In a series of 4 articles, I would cover about the traditional ways that most of us adapt to deploy targets to our teams, pros & cons, live cases and introduce ‘Catch-ball’ technique of policy deployment that is used of deploying targets which is several notches about traditional methods.
First in this series, I m talking about traditional ways of deploying metrics. Here are two scenarios that I commonly come across where people are really puzzled about deploying goals to teams.
Scenario 1 is an example of Vertical deployment of targets to one’s direct reports and scenario 2 is Horizontal deployment, where there is shared ownership of targets, inter-dependencies, etc. between different departments.
Traditionally, vertical deployment of targets has not been a problem due to concentration of power and controllership with the functional head.
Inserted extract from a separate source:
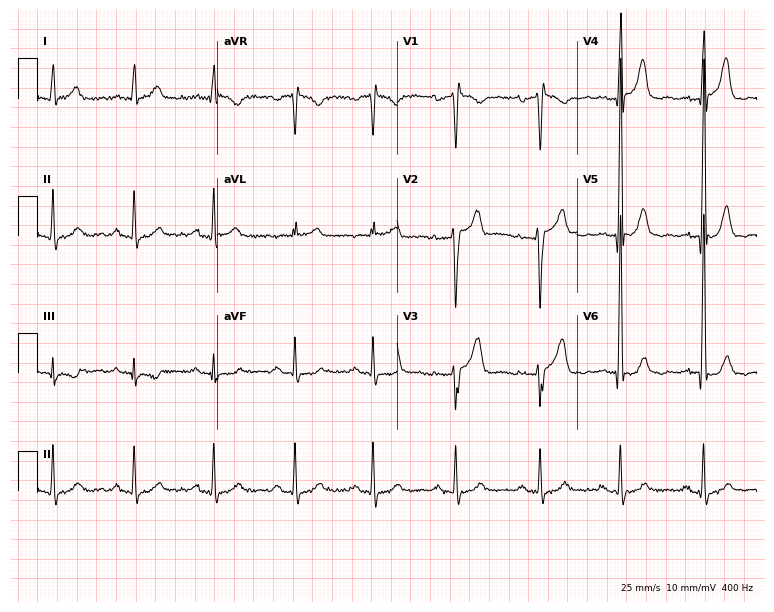
Standard 12-lead ECG recorded from a 73-year-old male patient (7.3-second recording at 400 Hz). None of these six findings is recorded: first-degree AV block, right bundle branch block (RBBB), left bundle branch block (LBBB), sinus bradycardia, atrial fibrillation (AF), sinus tachycardia. Only these six findings were labelled.

Mostly Top-down approach is used, but rarely Bottom-up approach is also used.
Read my articles ‘Matsushita example of Top-down approach to deploy targets’ & ‘Bando example of Bottom-up approach to deploy targets’ where they are interesting live cases to read.
Both these approaches have their own pros & cons. Lets review the most important ones.
We all know that top-down is the single most commonly used method to deploy targets today.
Bottom-up most of the time, sounds impractical and an ideal-case.
In my experience, ‘Catch-ball’ technique which is used in Hoshin-Kanri is much more effective method to deploy goals. It takes a mid-way approach between top-down and bottom-up, but at the same time it doesn’t compromise on the ownership, timeliness and success rate.
More importantly, in an increasingly matrix-driven culture, deploying goals to peers (cross-functional) for shared accountability can only be addressed by Catch-ball technique. Traditional methods of Top-down and Bottom-up down have least impacts.